I find acting is kind of a mysterious thing. Acting is something that’s made up or something that is a fiction, but when a performance is superb, then it becomes something beyond fiction, and you can’t believe it’s based on something that’s not real. The film itself is something that records what’s happening, but the acting has the power to change the fiction into something that you can believe using the performers’ own bodies.
This could happen in both the film and the theater, but in the case of theater, the condition is that whether you’re seated at the very front row or the back row, what the audience is seeing needs to be at the same level, it cannot be too different. And so that is why in the theater, the actors tend to be very exaggerated or overact. That may cause audiences not to really believe in the performances, but in film, because this acting happens in front of the camera, you don’t have to overact. They can perform more sensitive elements of what they want to express. Whether it’s theater or cinema what you’re trying to achieve may be the same, but I find the medium of film is better suited for my purposes to do that.
In the film, Kafuku works with a multinational cast that communicates in a variety of languages, and yet through his method he is able to bring them together on a sensorial level where spoken words become secondary to what they feel. Can you explain your views on this fascinating approach?
Words and languages are important, especially the mother tongue, because it’s really associated with your body, the physical being. In the theater the actors tend to act in an exaggerated manner, showing off their acting, but in this multilingual theater you cannot understand the words, so you cannot take meaning from the words, because you don’t understand them. You understand the sound and you try to process understanding through sound, which means that the actors tend to react and respond to the real being inside the body rather than surface. They really need to listen, and they really need to see what the other actors are doing. Rather than trying to act on their own, the actors depend on trusting the other person and reacting to them when performing.

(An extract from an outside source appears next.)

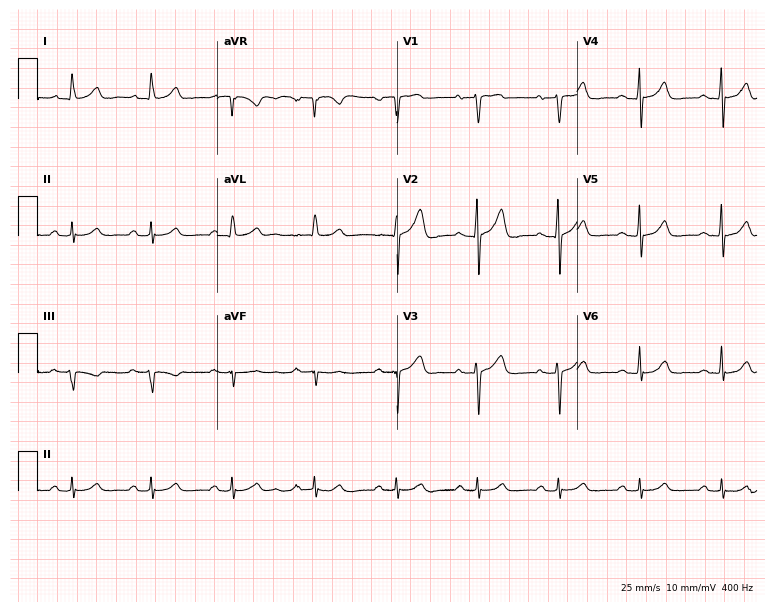
Standard 12-lead ECG recorded from a 76-year-old male. Read as a normal ECG.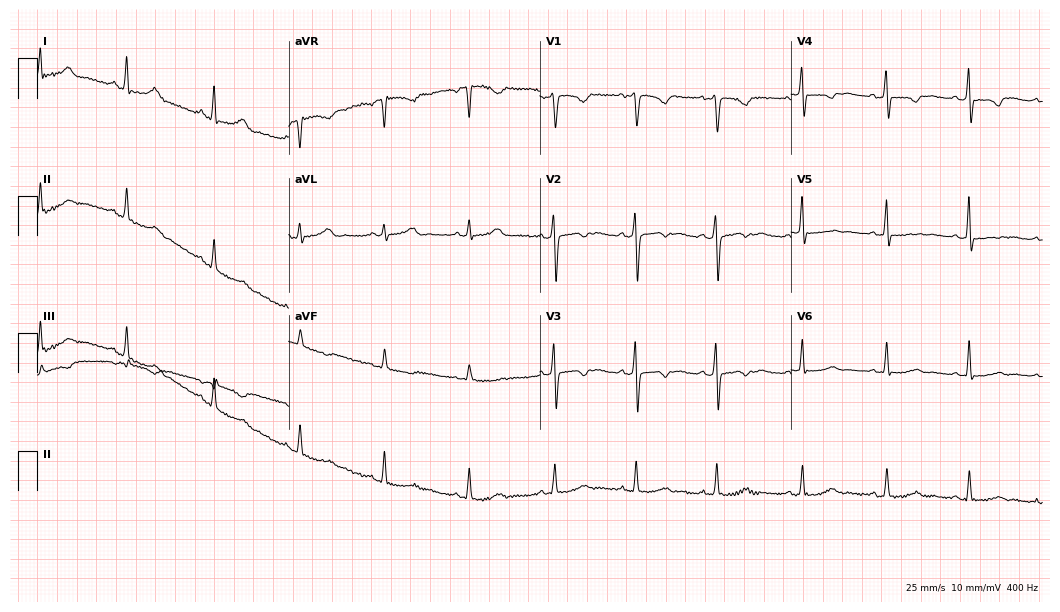
Resting 12-lead electrocardiogram (10.2-second recording at 400 Hz). Patient: a female, 36 years old. None of these six findings is recorded: first-degree AV block, right bundle branch block, left bundle branch block, sinus bradycardia, atrial fibrillation, sinus tachycardia.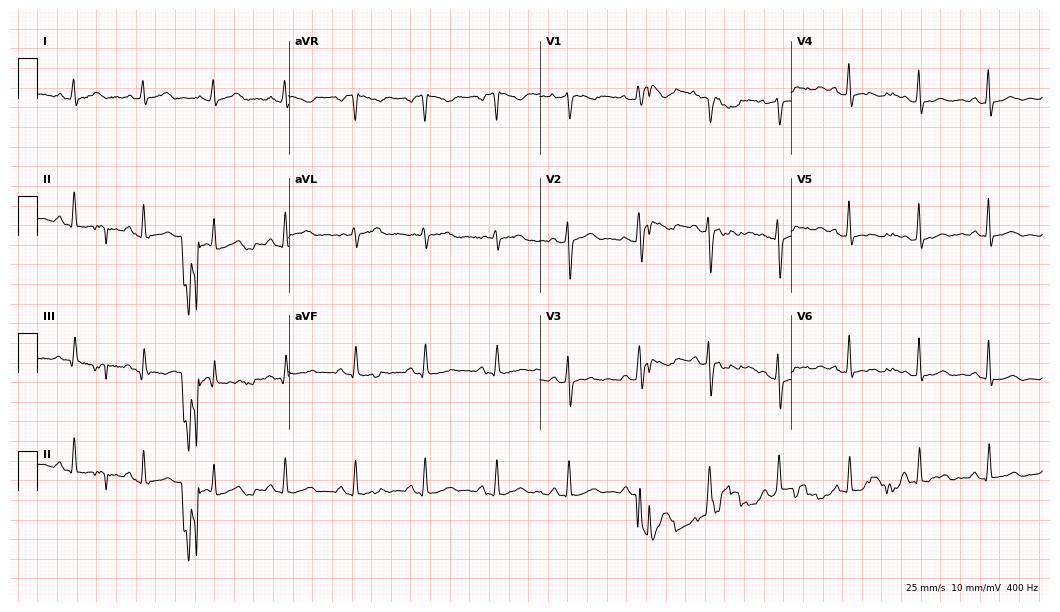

It’s important that the camera captures these actors reacting to hearing the other actors’ sound and watching as they move. In order to realize that we have this rehearsal process, and we do this reading many times. When we are doing that, the actors are looking at the script in their own first language, and then they’re listening to the others talking through the sound. By repeating this process, they’ll come to a point when they hear the sound that they can understand the meaning, even though they don’t understand the language, but they know what’s being said, because it gets embedded in their memory. When they are performing, they can see invisible subtitles in their mind. Getting to that point will allow them to perform solely based on the interaction with the other actors.
Watching your movies, I’m often affected by the way the dialogue can be incredibly piercing to the recipient. The sincerity in their words hurts, and it’s very powerful to witness their effect.
In general Japanese people wouldn’t say some of the dialogue in my movies. In Japanese culture, expressing your emotions in a very honest and straightforward manner is not common. Japanese people are not used to doing that. At the same time letting the characters say something that’s very honest and direct is something that’s necessary for me in my films.
There are moments people might think are painful, but that’s necessary in order to portray someone who is presumably living a good life or a life that has improved. In life, even if you achieved something better for yourself, there’s still always the pain. Like when you really love someone, there is always a chance that you will lose that person, those two things come as a set. When you want something, there’s also a time when you cannot get it. And even if you get that something you wanted, there is a possibility that you will lose it. In my movies, I like to be able to portray that just having a better life is not always simply better. There’s also pain that comes along with it.